Another tip for these hard conversations: Bring a pencil and paper. “The act of physically writing things down — whether it’s numbers or ideas or whatever — can take some pressure off,” says McCoy. It also helps each person express themselves more clearly. Sometimes people hear what they want to hear, but if they write it down, their partner can see what resonates and has a chance to clarify. (You are literally getting on the same page.)
Finally, remember that many of these conflicts will always be there, so you might as well get comfortable with them. “Most marital problems will never, ever be resolved. That’s usually because they are attributable to differences in finances, organization, parenting styles, and spiritual beliefs,” says Curry. “These have to do with how we were raised, and our overall differences in temperament and experience as two separate human beings.” In other words, it’s totally normal to feel like your husband is a lazy, freeloading loser every once in a while.

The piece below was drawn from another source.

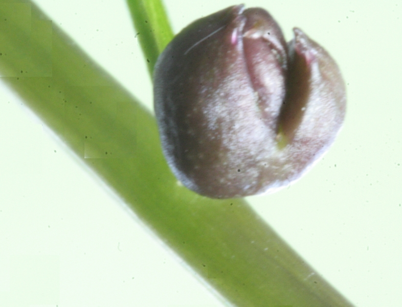 Cardamine_bulbifera (Dentaria Minore) Località : Melere, Trichiana (BL), 843 m s.l.m.
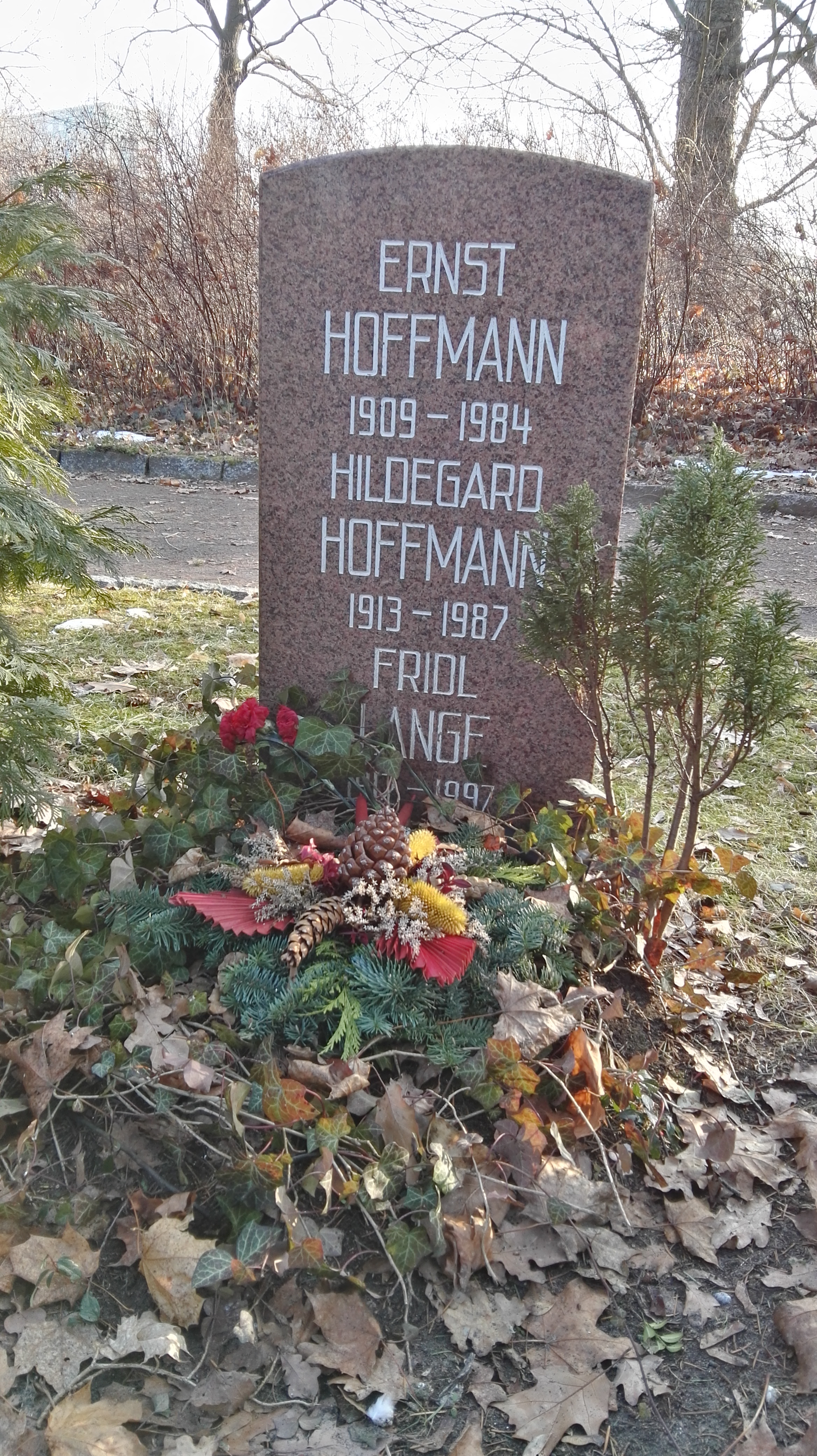 Grab von Ernst Hoffmann, Hildegard Hoffmann und Fridl Lang in der Grabanlage Pergolenweg auf dem Sozialistenfriedhof des Zentralfriedhofs Friedrichsfelde

But you can have those thoughts and still love him, and appreciate his positive qualities, and ultimately work together on your shared goals.
Unless, of course, that isn’t really true. If your husband’s defensiveness around money doesn’t improve despite your best efforts, and you find yourself resenting him more and more, then it may be that some of your fears (and your dad’s) have merit. Sometimes financial differences really can’t be attributed to marital paradox and require bigger interventions (counseling is one place to start). But you can only find out by addressing these concerns one-on-one with your husband, openly and kindly, with your father out of the picture.